# Just found some great luggage!



## Andy (Aug 25, 2002)

I just found some unique luggage that allows you pack two suits, all your other items in a carry on!!

Since my goal in life is to never check baggage (more difficult now with the liquid restrictions - I have to buy Scotch at my destination!). The other thing I'm starting to have to do is take suits when I travel. I have to blame the members of the Forums for that!

This luggage is by SkyRoll which allows you to pack two suits, shirts, shoes and toiletries in a carry-on!

The secret is rolling up the suits (no hangers) which helps prevent wrinkles. So there is a core duffel and then a separate part that holds suits, etc. which rolls around the core.

You can get it from several retailers or online here: https://www.skyroll.com/

Check out the video on their site on how to pack the SkyRoll. There is also a wheeled version available.

(Still can't post photos!! ??)


----------



## Patrick M Thayer (Dec 24, 2004)

Andy,

Very clever -- but I wonder about the dimensions with suits, shirts,etc. rolled around the outside. Their web page states a typically loaded garment bag (whatever that means) will result in 22 X 14 X 9, which is the US domestic limit for carry-on. Do you have one? -- any trouble fitting it into overheads?


----------



## Andy (Aug 25, 2002)

Patrick M Thayer:

That was my first question! Here's the accepted dimensions for most of the airlines now:

STORAGE-----COMBINED DIMENSIONS-----EXAMPLES
Underseat-----45 inches ---------------------9" X 14" X 22"
Overhead------60 inches--------------------10" X 14" X 36"
Garment-------72 inches --------------------4" X 23" X 45"

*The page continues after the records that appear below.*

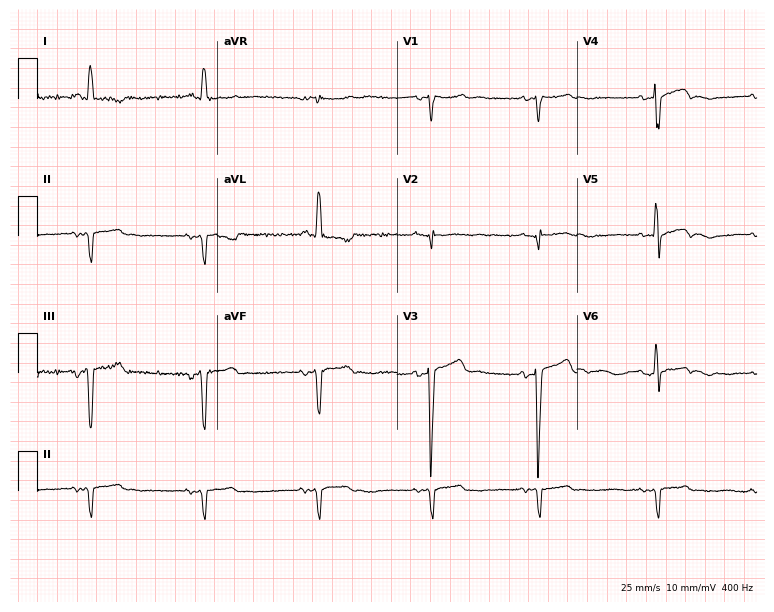
ECG — a female patient, 75 years old. Screened for six findings — first-degree AV block, right bundle branch block, left bundle branch block, sinus bradycardia, atrial fibrillation, sinus tachycardia — none is recorded. Other findings, if any, are not listed.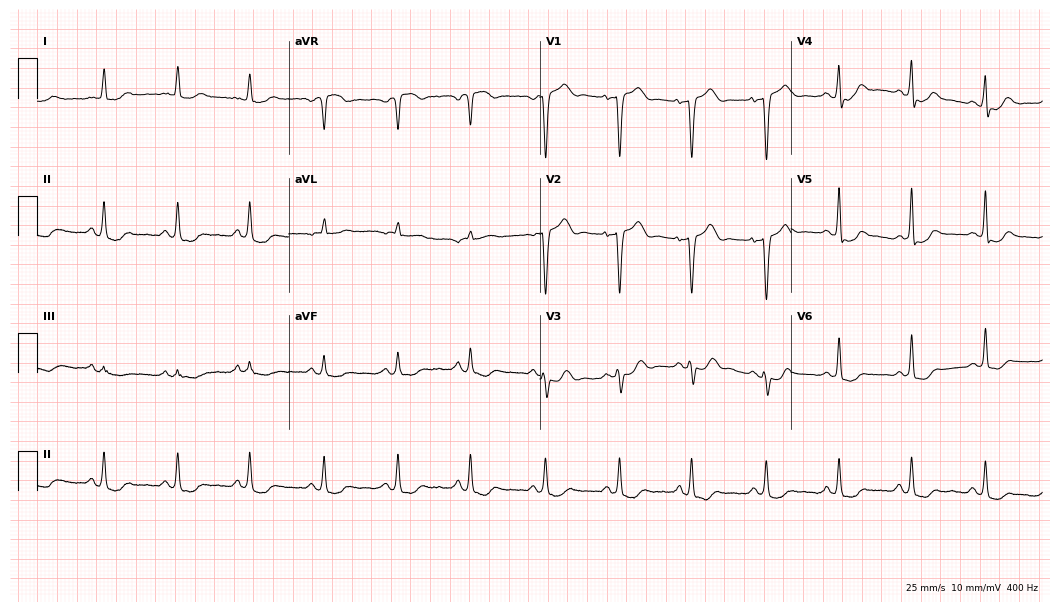
12-lead ECG from a woman, 82 years old (10.2-second recording at 400 Hz). No first-degree AV block, right bundle branch block (RBBB), left bundle branch block (LBBB), sinus bradycardia, atrial fibrillation (AF) or sinus tachycardia recorded for this tracing. Other findings, if any, are not listed.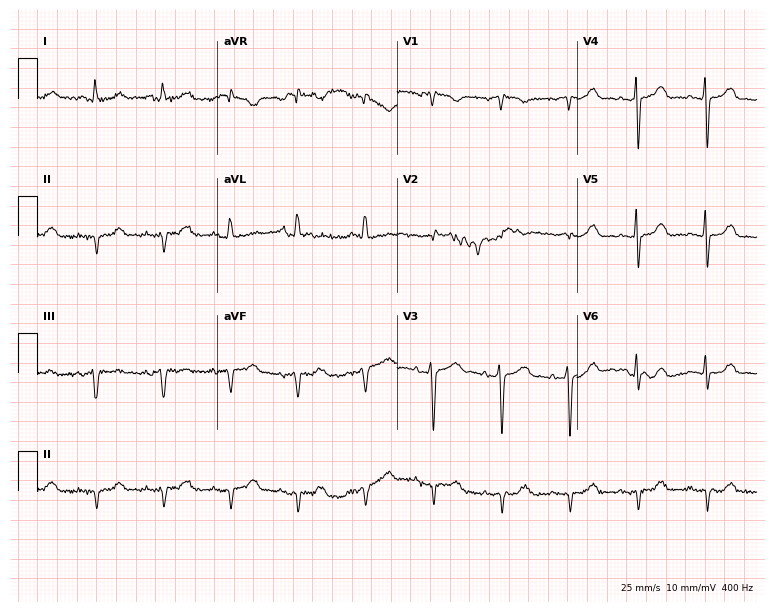
Electrocardiogram (7.3-second recording at 400 Hz), a woman, 65 years old. Of the six screened findings (first-degree AV block, right bundle branch block, left bundle branch block, sinus bradycardia, atrial fibrillation, sinus tachycardia), none is recorded.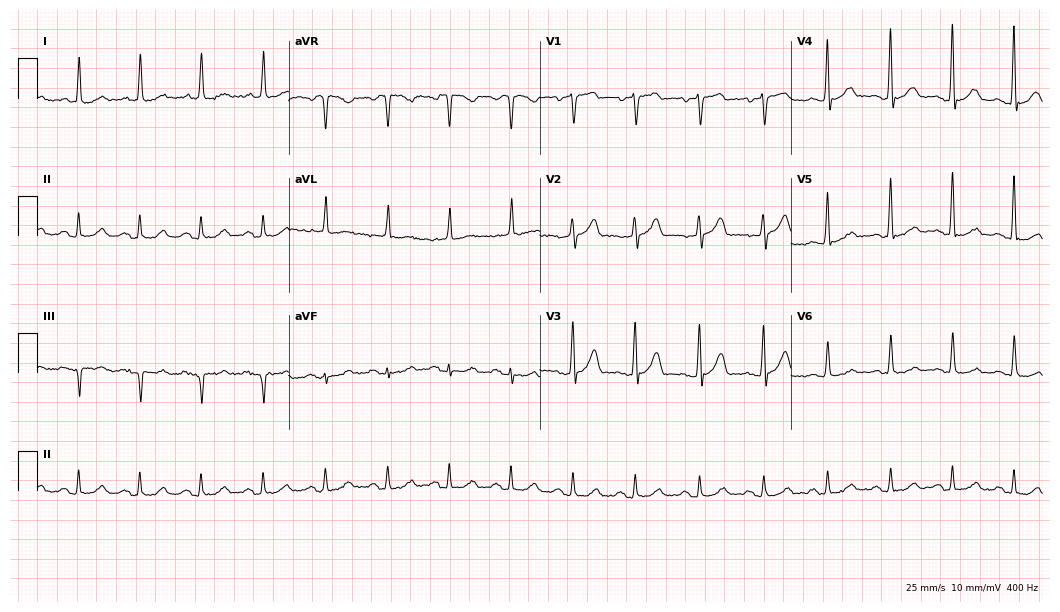
Resting 12-lead electrocardiogram (10.2-second recording at 400 Hz). Patient: a 56-year-old male. None of these six findings is recorded: first-degree AV block, right bundle branch block, left bundle branch block, sinus bradycardia, atrial fibrillation, sinus tachycardia.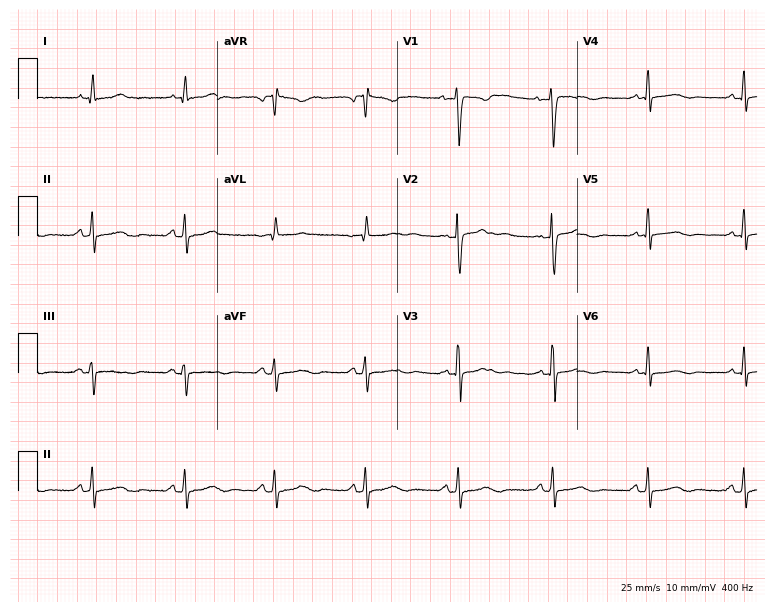
Standard 12-lead ECG recorded from a woman, 37 years old (7.3-second recording at 400 Hz). None of these six findings is recorded: first-degree AV block, right bundle branch block, left bundle branch block, sinus bradycardia, atrial fibrillation, sinus tachycardia.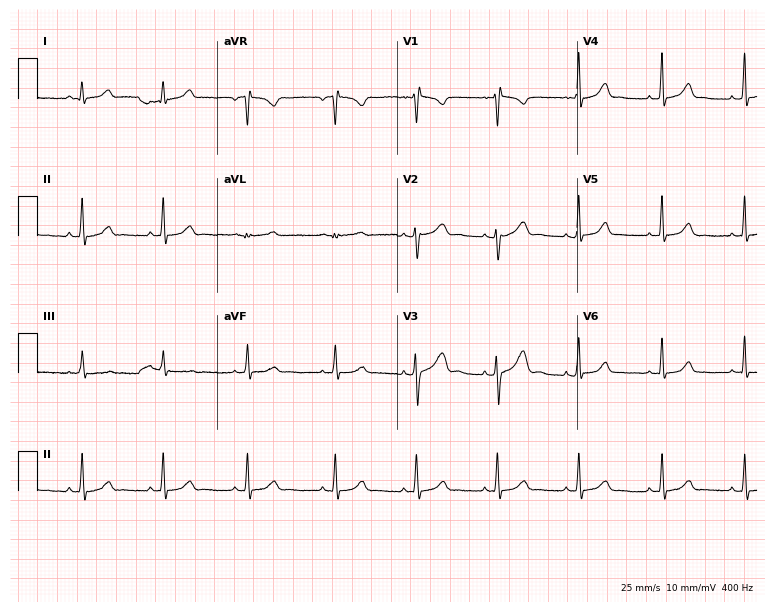
ECG — a female, 23 years old. Labelled as a normal ECG.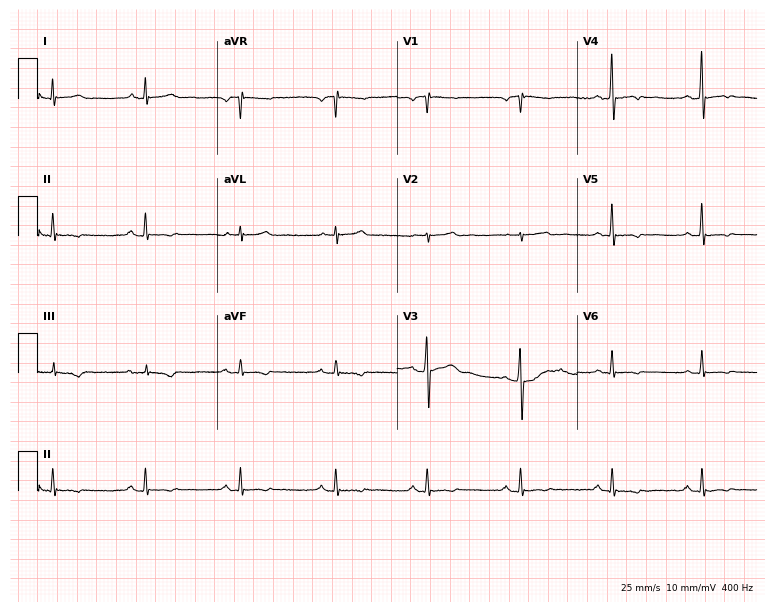
Resting 12-lead electrocardiogram (7.3-second recording at 400 Hz). Patient: a male, 47 years old. None of these six findings is recorded: first-degree AV block, right bundle branch block (RBBB), left bundle branch block (LBBB), sinus bradycardia, atrial fibrillation (AF), sinus tachycardia.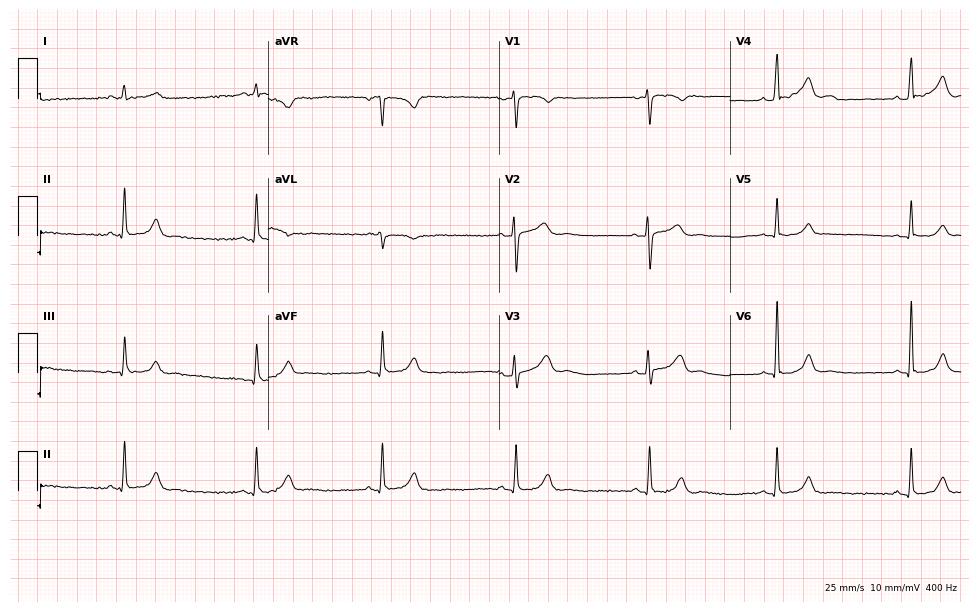
12-lead ECG from a 34-year-old female (9.4-second recording at 400 Hz). Shows sinus bradycardia (a sinus rate of 50 beats per minute or less).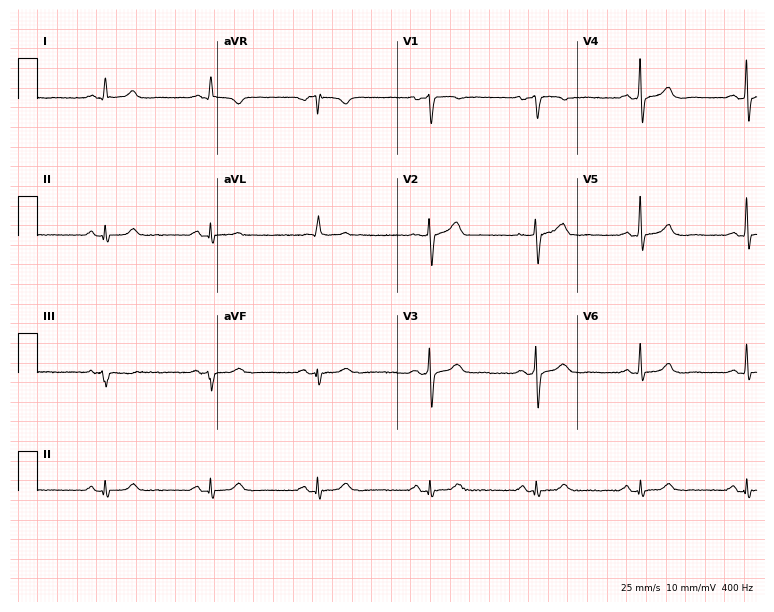
ECG (7.3-second recording at 400 Hz) — a man, 74 years old. Labelled as a normal ECG.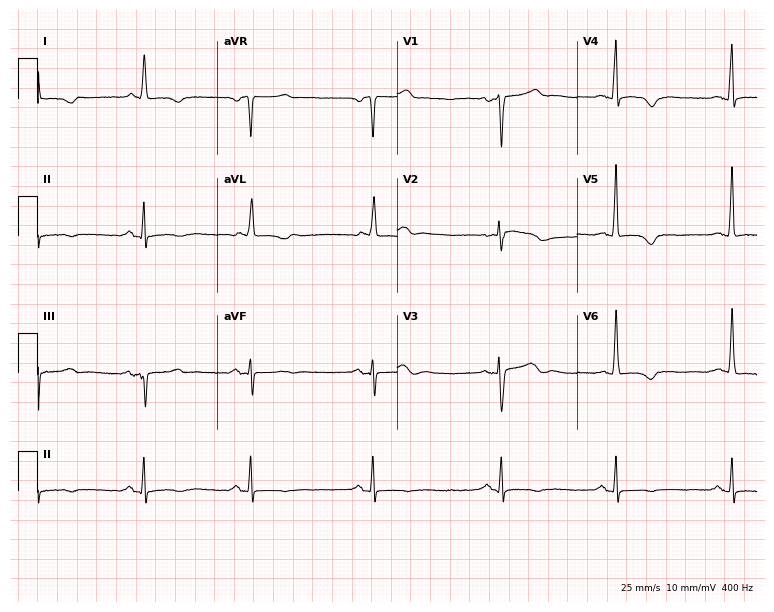
12-lead ECG (7.3-second recording at 400 Hz) from a woman, 65 years old. Screened for six findings — first-degree AV block, right bundle branch block, left bundle branch block, sinus bradycardia, atrial fibrillation, sinus tachycardia — none is recorded.

I measure this at a little less than 23 inches wide and the rest of it is somewhat difficult to measure since it's a cylinder but seems to be 9 x 9. Plus how much you pack will be a factor since it's soft sided.

So it almost qualifies for underseat, but I'd put it in the overhead. I haven't taken it on a plane yet, but I've packed it a couple of times and that seems to work!

Maybe if everyone would chip in on some airline tickets I could give it a good test!!! :icon_smile_big:


----------



## Andy (Aug 25, 2002)

Just checking flights on the new Virgin America Airlines and found this Q & A which sounds like bigger carry-on dimensions than usual.

*Q:* What is the size limit for my carry-on bag?

*A:* Carry-on baggage is subject to a maximum outside linear dimension of 50", for example 10 inches in height x 16 inches in width x 24 inches in length, cannot weigh more than 16 pounds (each piece), and must fit in the overhead bin or under the guest seat.


----------